Tomlinson v. Commonwealth

380 S.E.2d 26, 8 Va. App. 218, 5 Va. Law Rep. 2596, 1989 Va. App. LEXIS 62
CourtCourt of Appeals of Virginia
DecidedMay 16, 1989
DocketRecord No. 0799-87-2
StatusPublished
Cited by11 cases

This text of 380 S.E.2d 26 (Tomlinson v. Commonwealth) is published on Counsel Stack Legal Research, covering Court of Appeals of Virginia primary law. Counsel Stack provides free access to over 12 million legal documents including statutes, case law, regulations, and constitutions.

Bluebook
Tomlinson v. Commonwealth, 380 S.E.2d 26, 8 Va. App. 218, 5 Va. Law Rep. 2596, 1989 Va. App. LEXIS 62 (Va. Ct. App. 1989).

Opinion

Opinion

DUFF, J.

Larry Neal Tomlinson appeals his jury conviction of shooting into the occupied dwelling of Ronald Burton Ferguson in violation of Code § 18.2-279. He was sentenced to ten years in the state penitentiary.

The issues presented on appeal are: (1) whether the trial court erred in refusing the defendant’s request for a continuance or mistrial when a defense witness appeared at trial under the influence of alcohol; (2) whether the trial court erred when it refused to exclude testimony that the defendant on the same night had shot into the home of Willis Wells, a charge of which he previously had been acquitted; (3) whether the trial court erred in refusing the defendant’s request for a cautionary instruction regarding the testimony of an accomplice; and (4) whether the trial court erred when it refused to strike the Commonwealth’s evidence on the ground that the defendant’s arrest was illegal. We find no error and affirm the conviction.

On August 15, 1986, between 1:45 a.m. and 2 a.m. two shots were fired at the home of Ronald Burton Ferguson. One shot hit the front of the house and the other went through the bedroom window, wounding Ferguson. A short time later, three shots were fired at the home of Captain Willis Wells, a member of the Greensville Sheriffs Department. Two of these shots struck the house and the other hit Wells’ car.

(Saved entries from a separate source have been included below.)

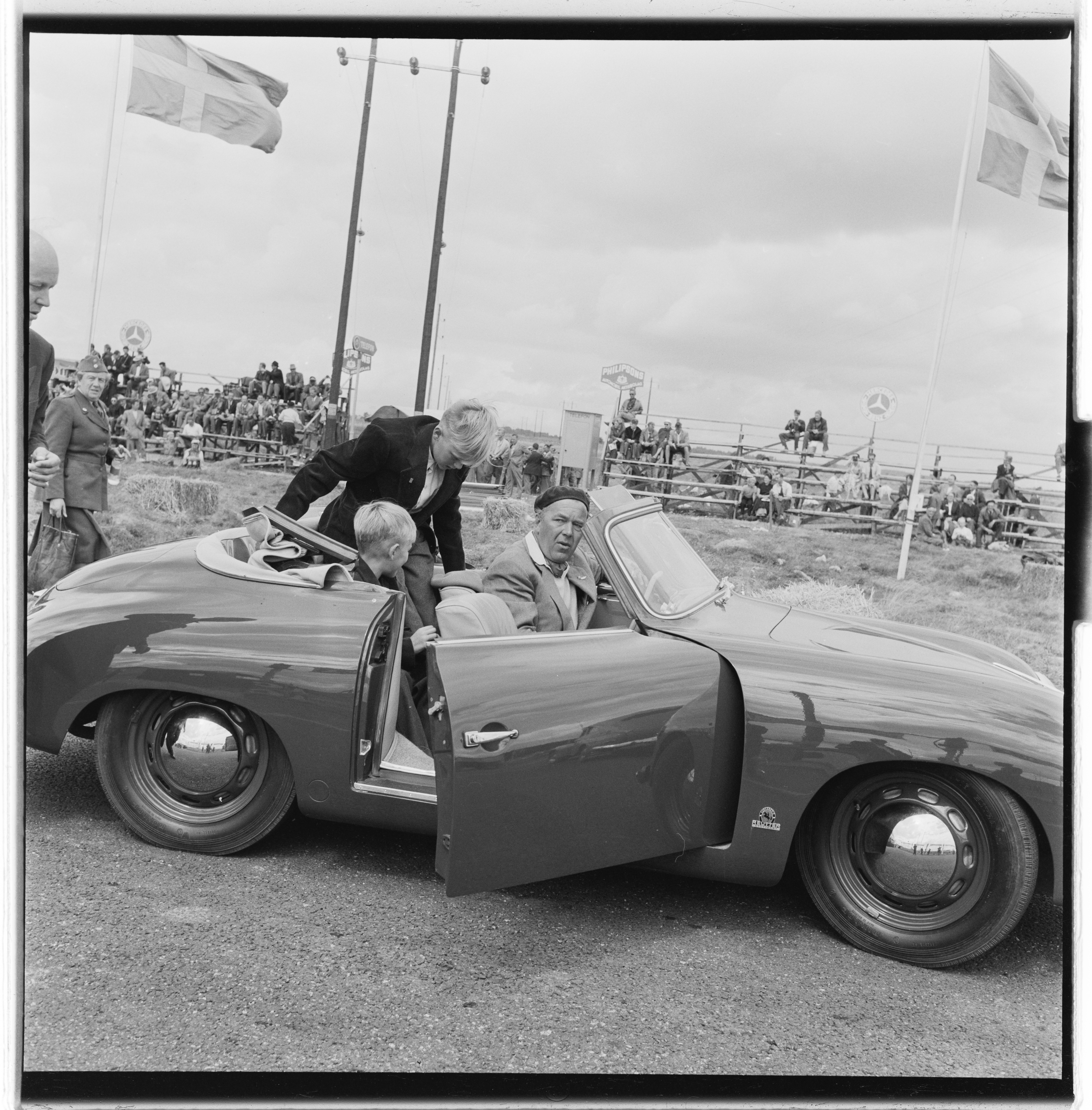 Bildet er hentet fra Arkivverket. Grand Prix i Kristianstad. NÅ nr. 33, 1955 Arkivinstitusjon : Riksarkivet Arkivnavn : Billedbladet NÅ Sted : Sverige, Skåne, Kristianstad, Råbelövsbanan Emneord: billøp, racing, motorsport Avbildet
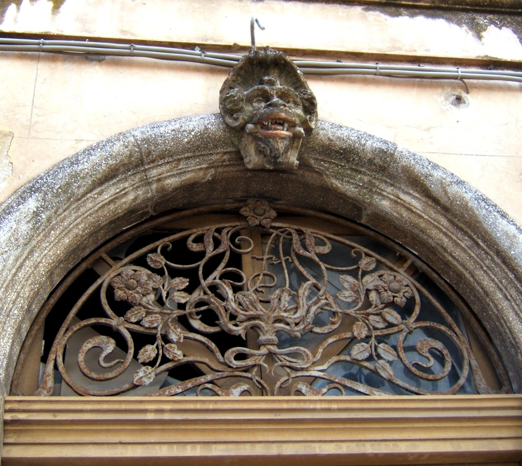 Fregio su portale 1800 - Cittanova (RC)
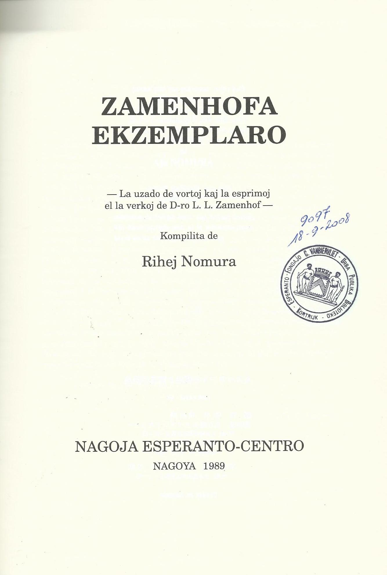 Librokovrilo de "Zamenhofa Ekzemplaro", 1989
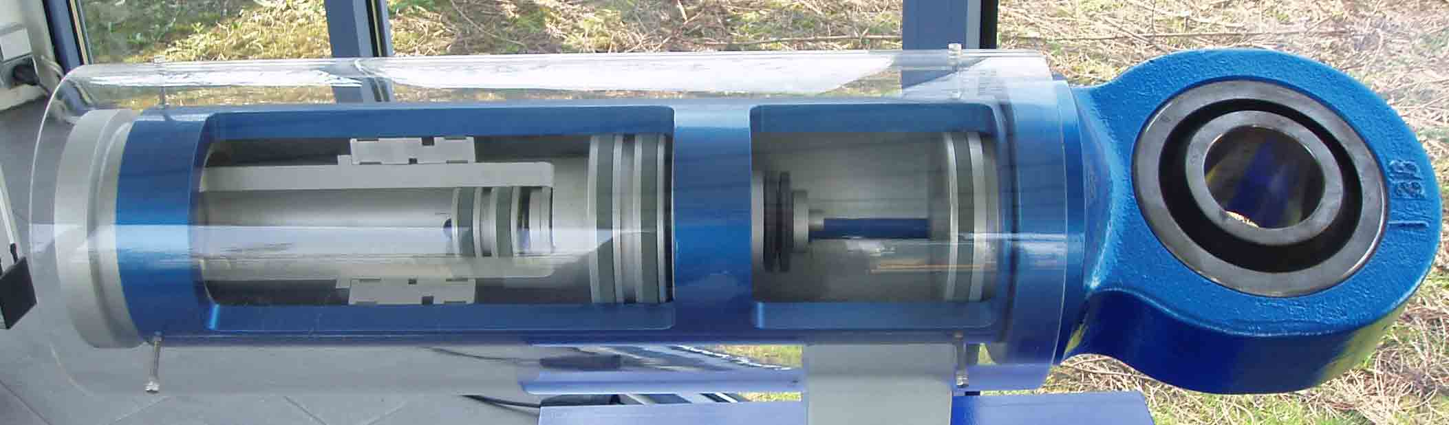 Ein Modell des TwinStrokes
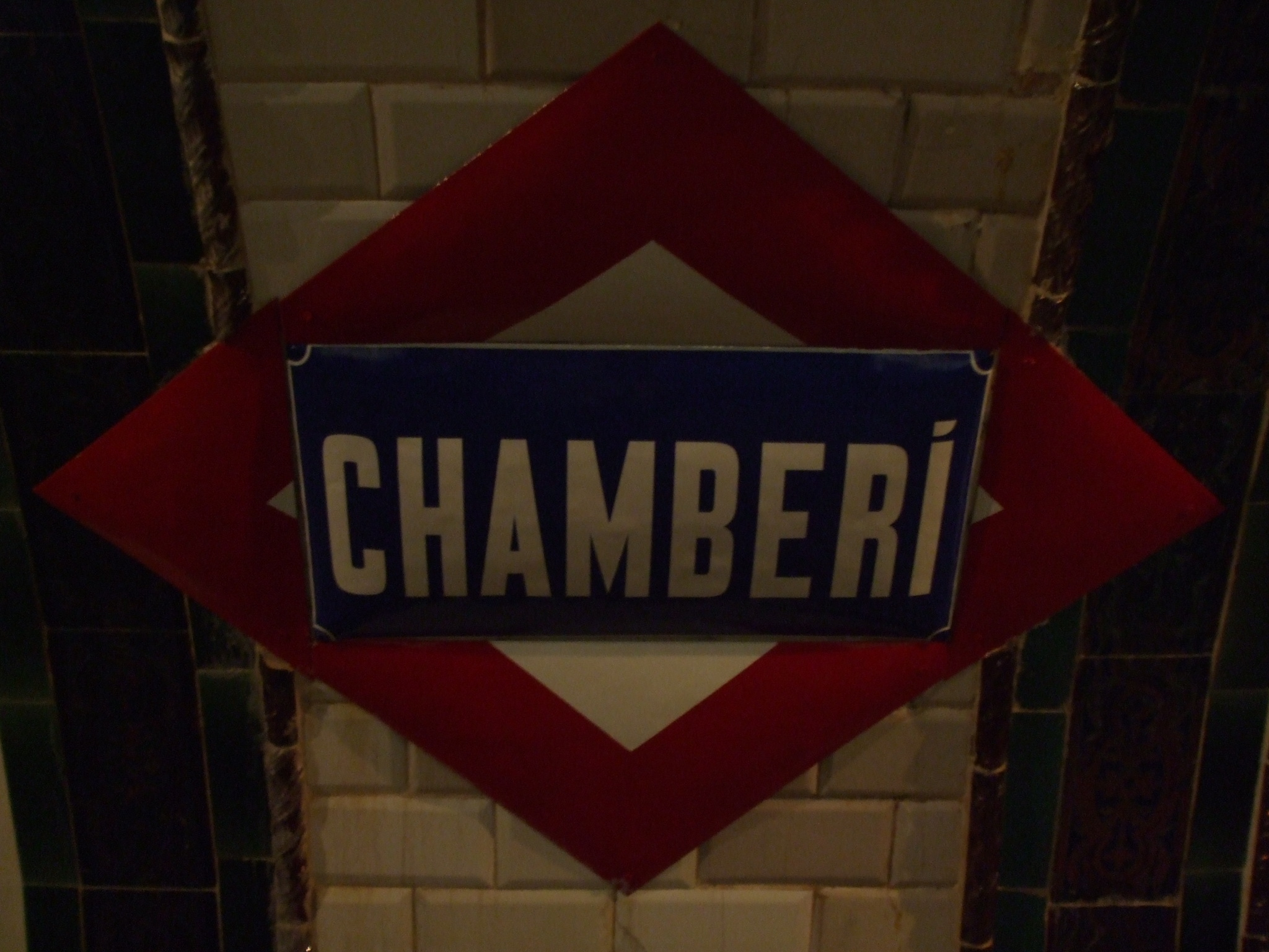 Estación de Chamberí Distintivo de la estación
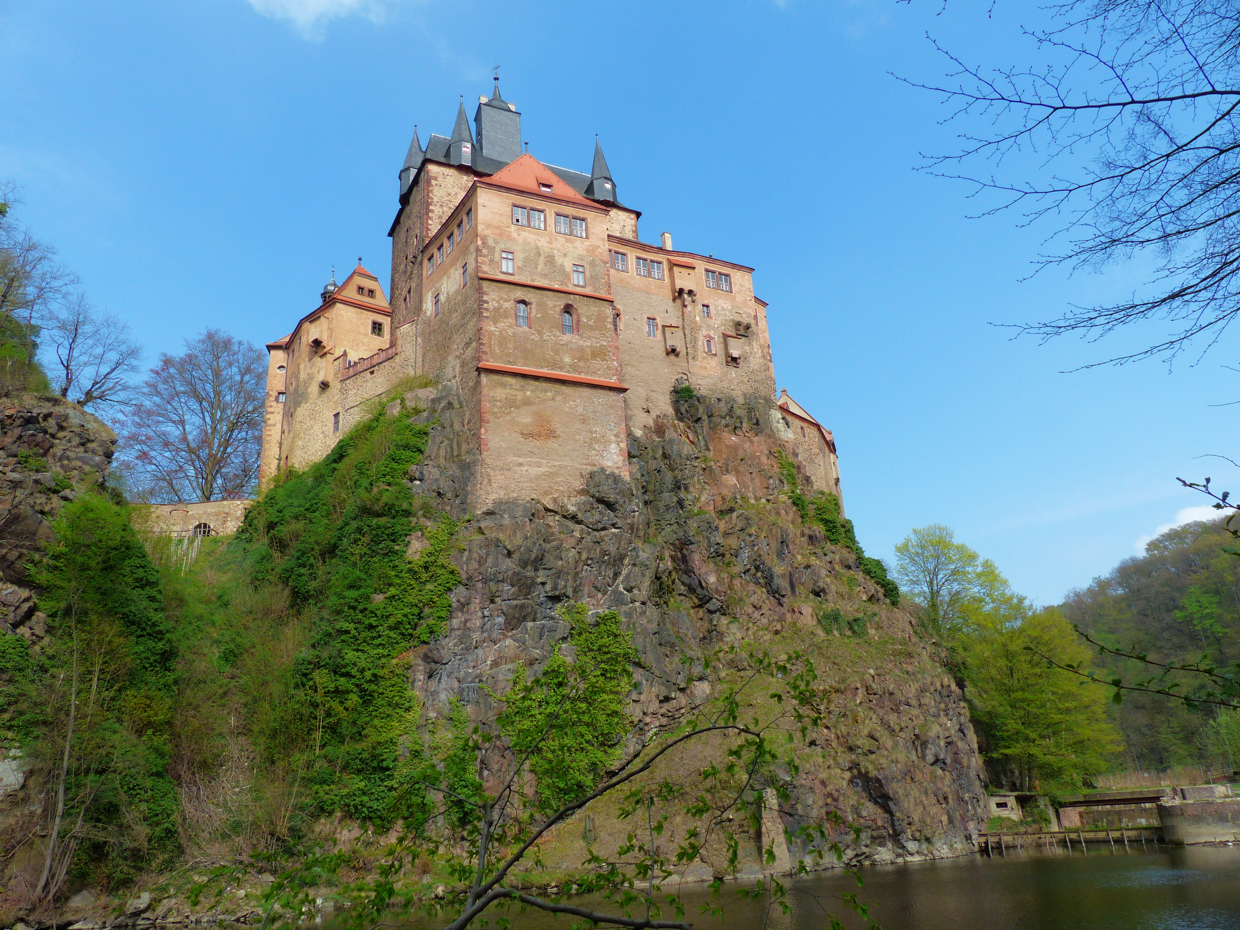 Burg Kriebstein über dem Zschopautal
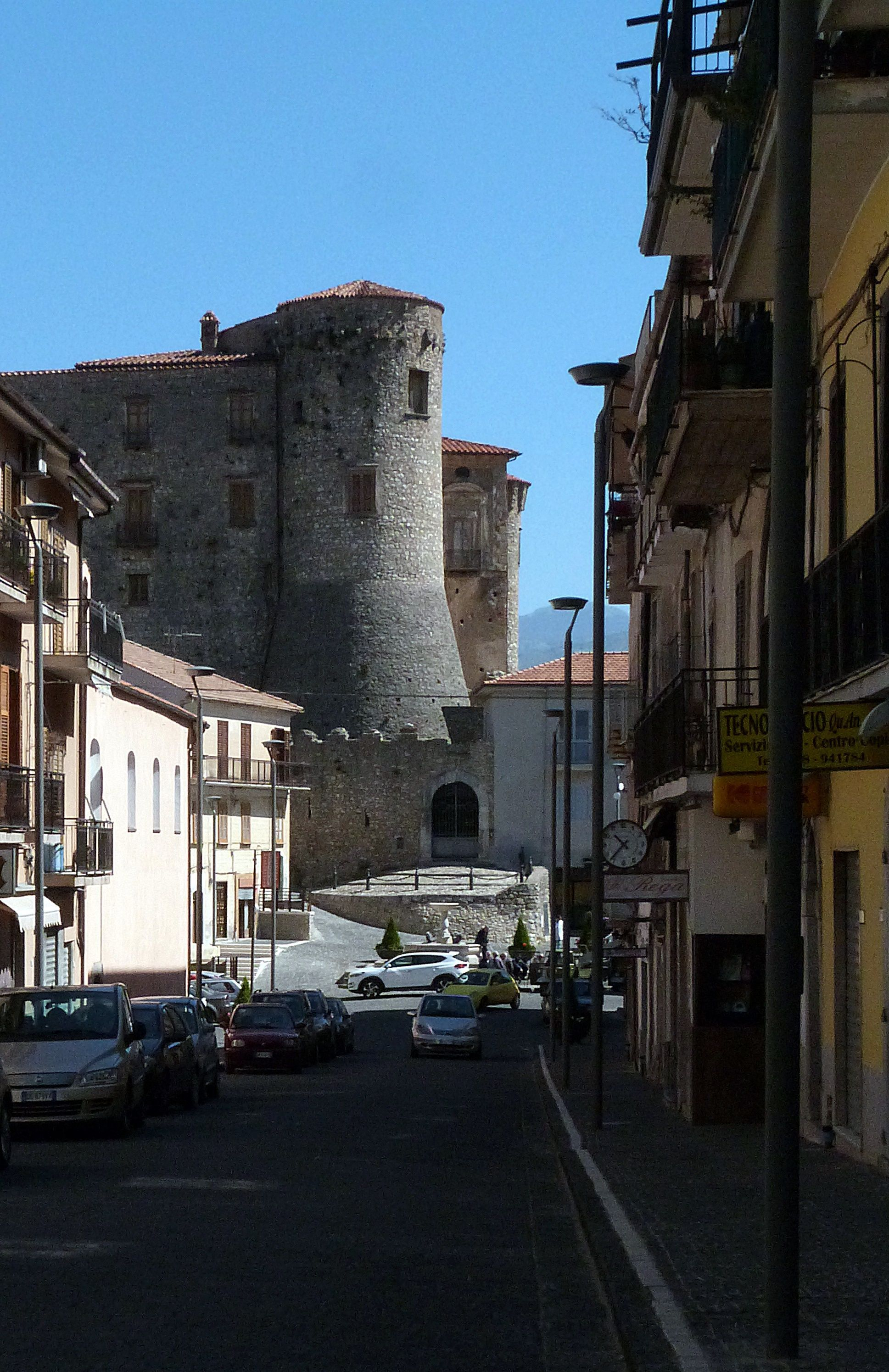 Roccadaspide: Castello feudale
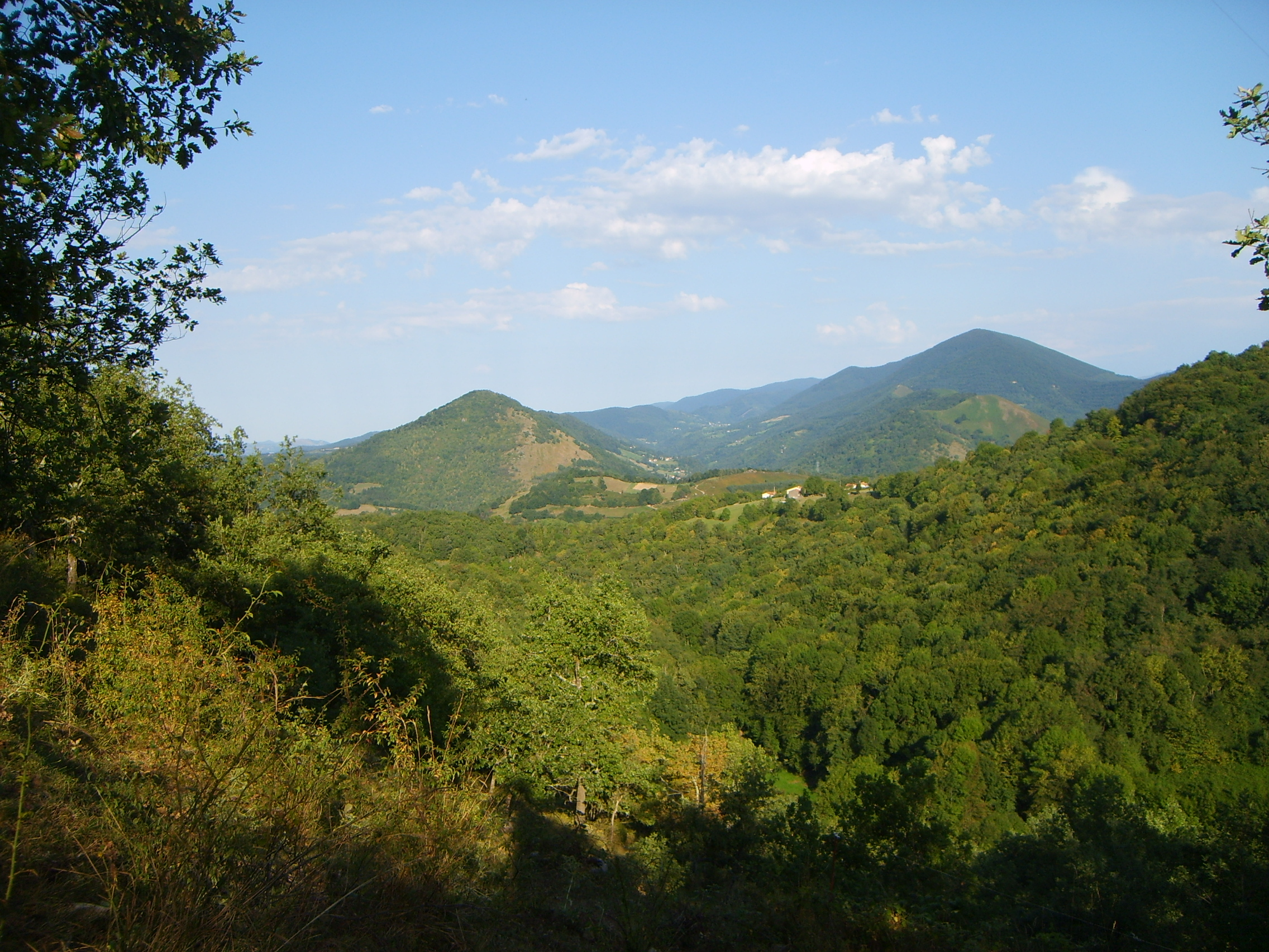 Saint-Girons (Ariège, France) : La vallée du Nert depuis le Sarrach.
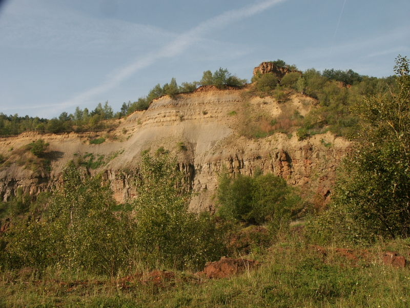 Sujet: D'Natur hëllt sëch alles erëm. Hei wuar fréier "Tagebau". Source: Fotograf: SITCK Lizenz
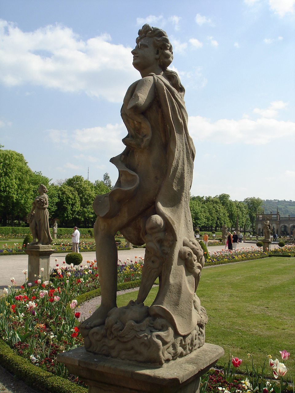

Later that evening, members of the Greensville Sheriffs Department went to what is known as the Lucas Hobbs’ cabin to investigate the incidents. Upon their arrival at the cabin they saw a parked car that belonged to Barry Jones. They touched the hood and found it to be warm, as if it had been recently driven. The sheriff looked in the car and observed a shotgun shell similar to ones that had been found on the road near Wells’ home immediately following the crime. He also observed three similar spent *221 shotgun shells in the yard. The officers then tried to enter the cabin by knocking on the doors and calling several times. When there was no response, they entered and arrested the defendant, Larry Neal Tomlinson, and Barry Jones.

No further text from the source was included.